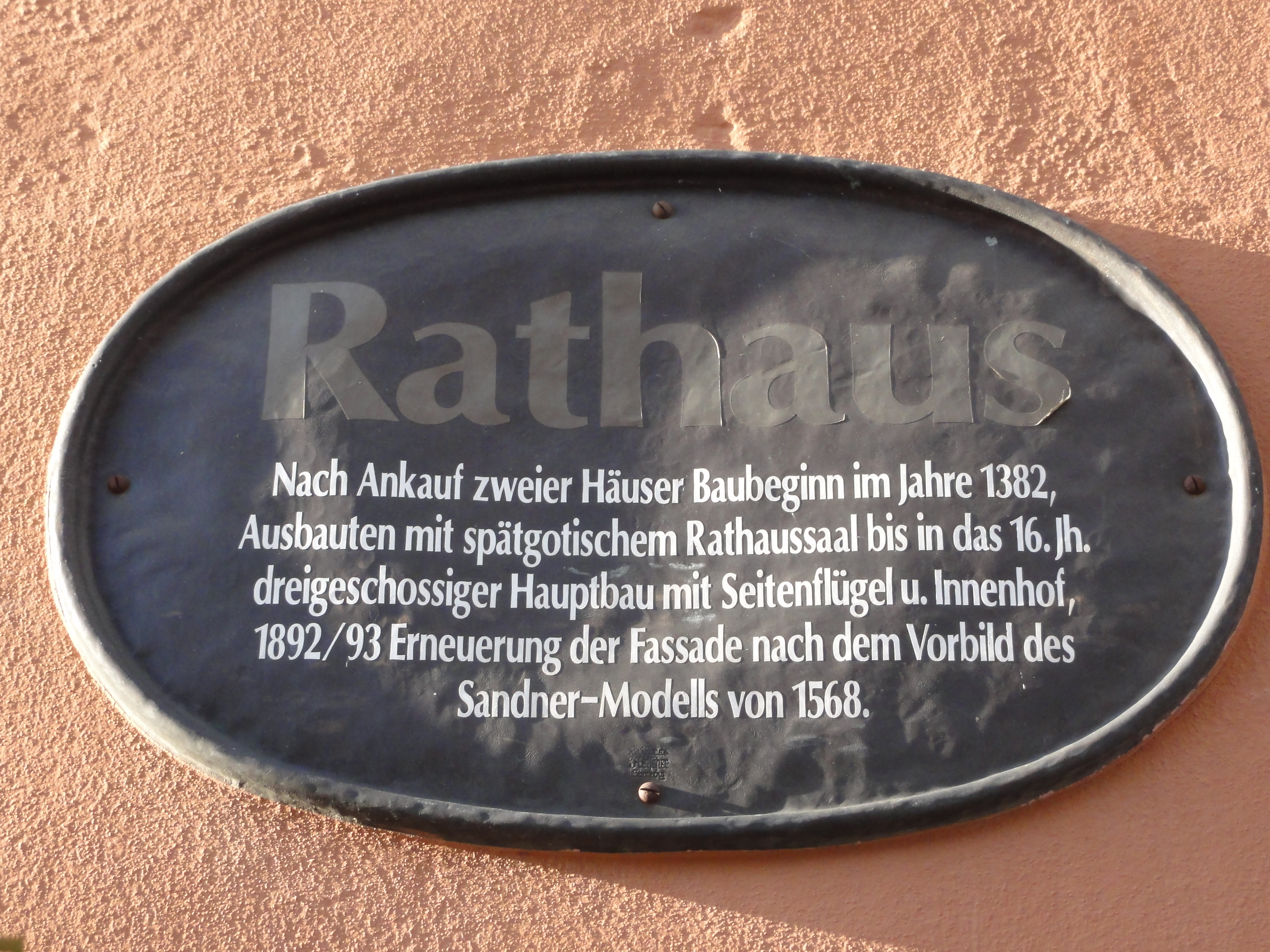 Straubing - Rathaus (Schild) Info GPS data may be inaccurate. EXIF data regarding date and time may be inaccurate.
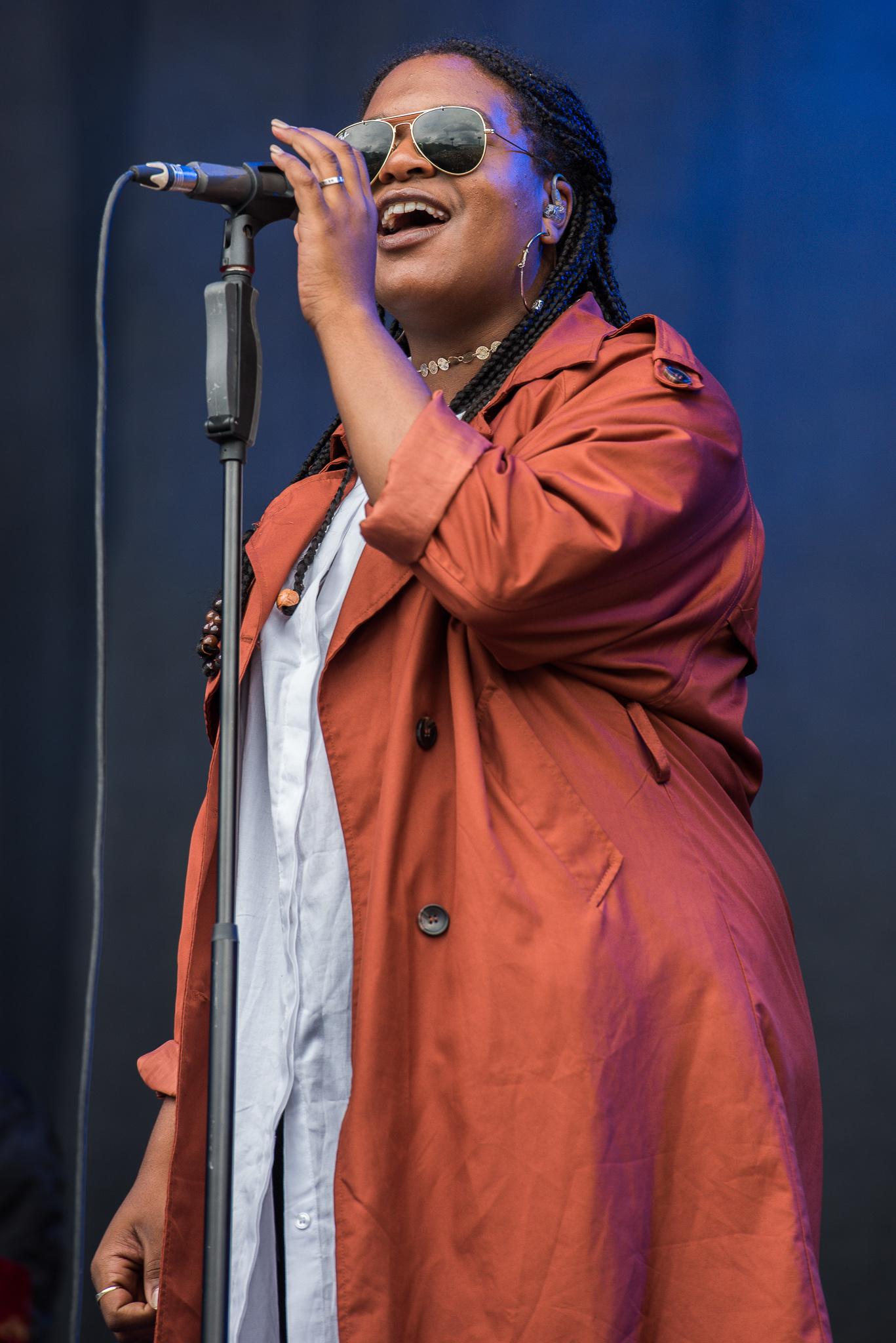 ARGO-Konzerte,Beck's Park Stage,Bri Bryant,Konzert,Livekonzert,Livemusik,Musik,RiP,Rock im Park 2017,Welshly Arms
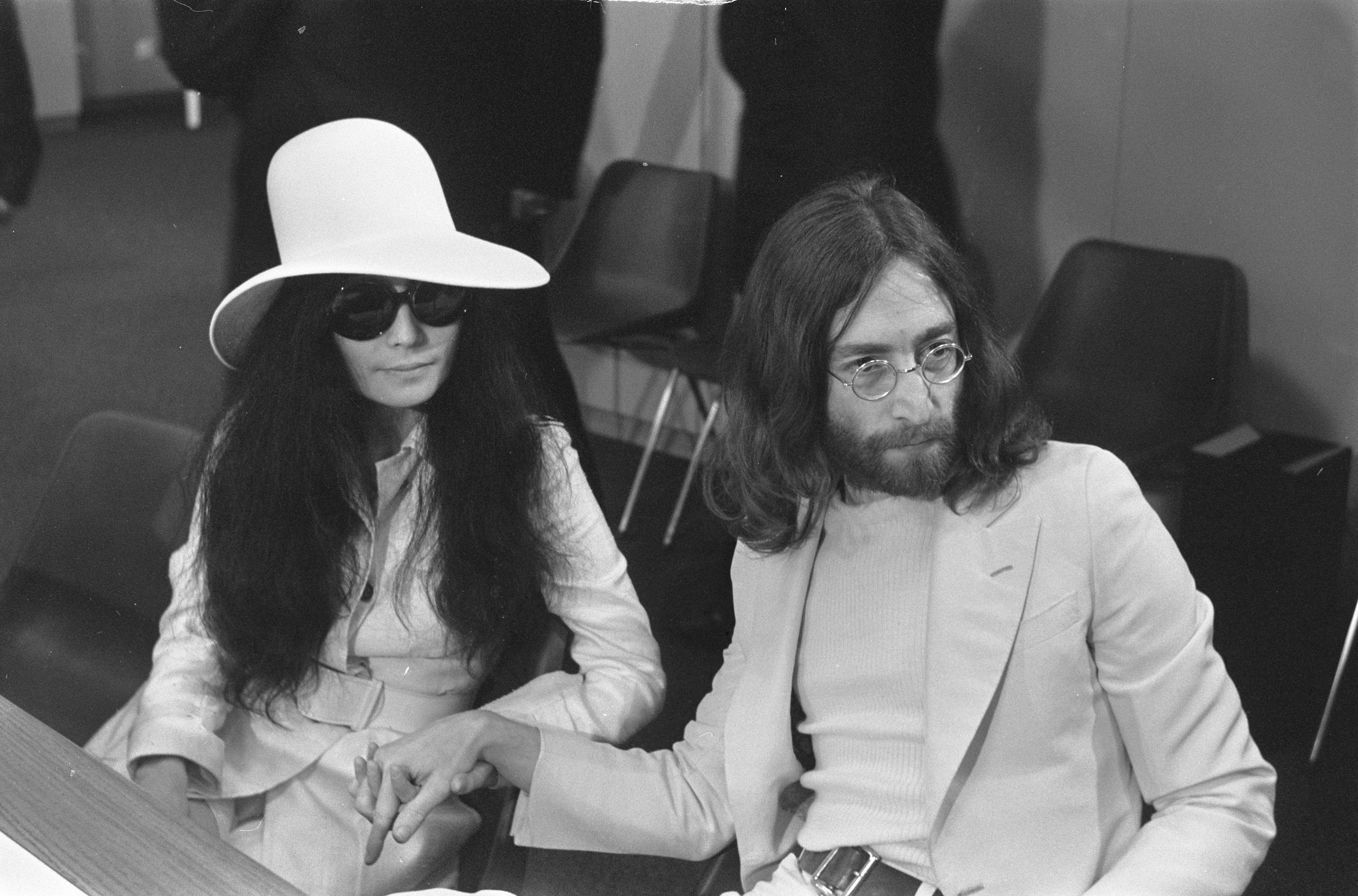 Collectie / Archief : Fotocollectie Anefo Reportage / Serie : [ onbekend ] Beschrijving : John Lennon en echtgenote Yoko Ono vertrekken van Schiphol naar Wenen in de vertrekhal Datum : 31 maart 1969 Locatie : Noord-Holland, Schiphol Trefwoorden : echtparen, huwelijksreizen, musici, vliegvelden, zangers Persoonsnaam : Lennon, John, Ono, Yoko Fotograaf : Evers, Joost / Anefo Auteursrechthebbende : Nationaal Archief Materiaalsoort : Negatief (zwart/wit) Nummer archiefinventaris : bekijk toegang 2.24.01.05 Bestanddeelnummer : 922-2499
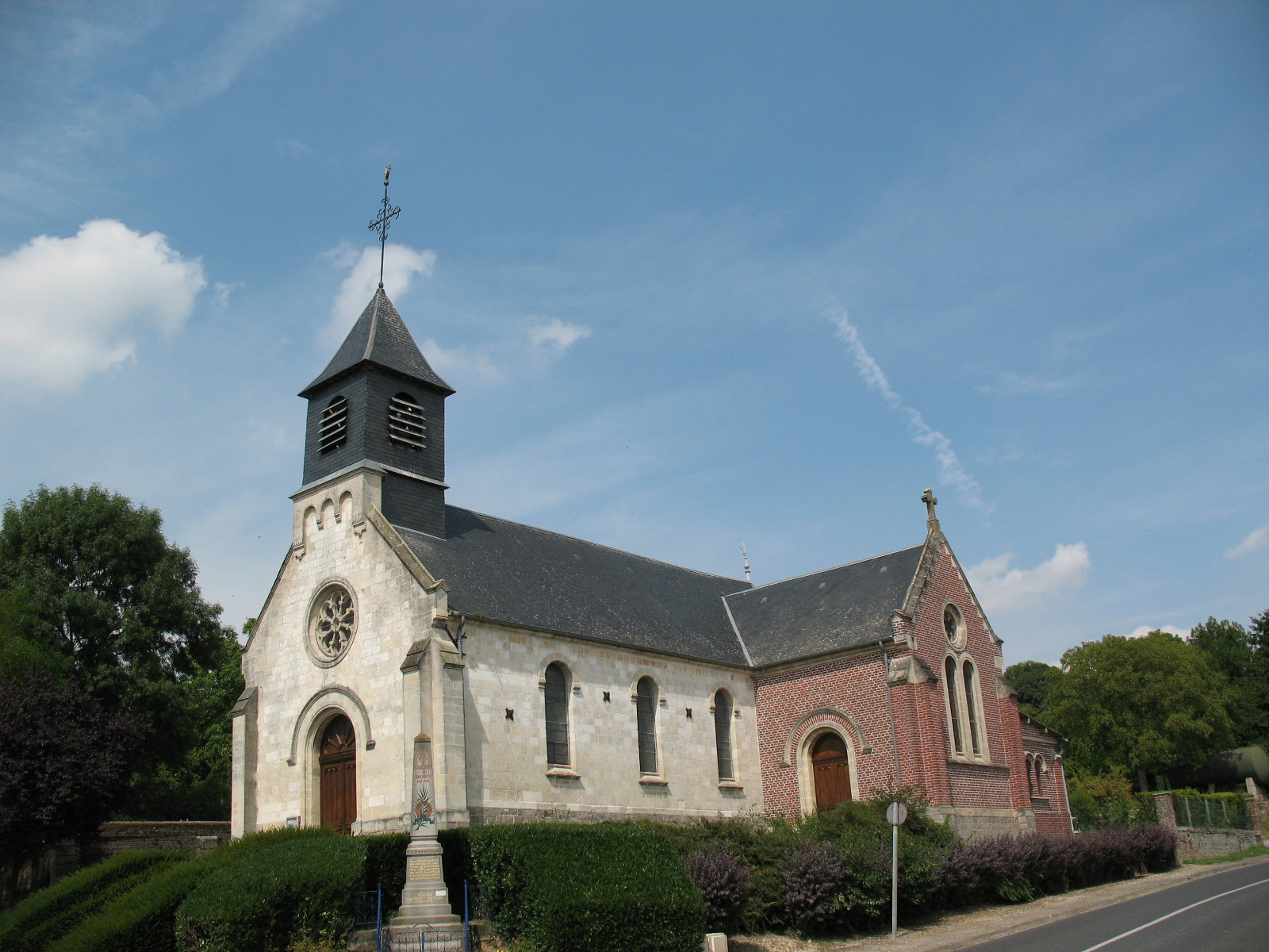 L'église de Beaucourt-sur-l'Hallue, placée sous le vocable de saint Eloi, était un édifice néo-classique du XVIIIe siècle. Il a été profondément remanié en 1873.
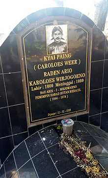 Makam Karolus Wiryoguno (Kyai Paing) di Mojowangi, Mojowarno, Jombang, berdampingan dengan makam istrinya Yosibah Dariyah.

■ **Exercise details**: What the answer needs is every line from the one containing "L'église de Beaucourt-sur-l'Hallue, placée" through the final line of the data above, copied exactly, without pictures.

■ **Response box**:
 L'église de Beaucourt-sur-l'Hallue, placée sous le vocable de saint Eloi, était un édifice néo-classique du XVIIIe siècle. Il a été profondément remanié en 1873.
 Makam Karolus Wiryoguno (Kyai Paing) di Mojowangi, Mojowarno, Jombang, berdampingan dengan makam istrinya Yosibah Dariyah.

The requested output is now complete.